Segment Start: THE RECORDS

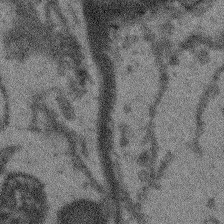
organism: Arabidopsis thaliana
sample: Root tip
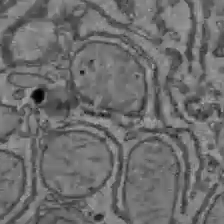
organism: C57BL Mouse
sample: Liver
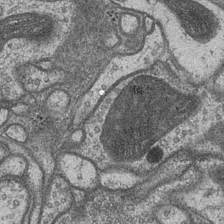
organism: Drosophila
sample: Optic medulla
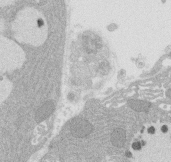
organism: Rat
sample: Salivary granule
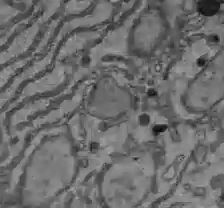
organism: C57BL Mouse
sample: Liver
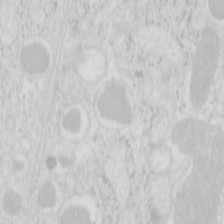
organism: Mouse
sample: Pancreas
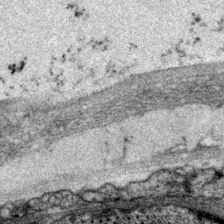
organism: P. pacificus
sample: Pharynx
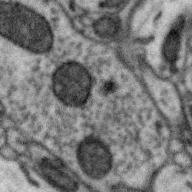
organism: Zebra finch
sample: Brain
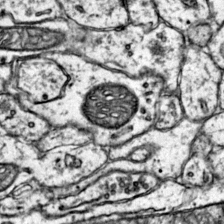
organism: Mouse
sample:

Segment End: THE RECORDS
Segment Start: THE RECORDS

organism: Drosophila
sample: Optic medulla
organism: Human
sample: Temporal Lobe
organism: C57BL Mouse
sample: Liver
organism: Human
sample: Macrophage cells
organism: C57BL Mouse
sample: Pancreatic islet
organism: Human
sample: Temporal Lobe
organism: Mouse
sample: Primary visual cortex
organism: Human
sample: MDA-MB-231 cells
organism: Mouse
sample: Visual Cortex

Segment End: THE RECORDS

▶ INSTRUCTIONS TO FOLLOW: Your task is to copy only the lines above starting at the one containing "organism: Arabidopsis thaliana" and ending at the one containing "sample: Pharynx". Copy them exactly, both ends included, and omit the pictures.

▶ EXERCISE SOLUTION:
organism: Arabidopsis thaliana
sample: Root tip
organism: C57BL Mouse
sample: Liver
organism: Drosophila
sample: Optic medulla
organism: Rat
sample: Salivary granule
organism: C57BL Mouse
sample: Liver
organism: Mouse
sample: Pancreas
organism: P. pacificus
sample: Pharynx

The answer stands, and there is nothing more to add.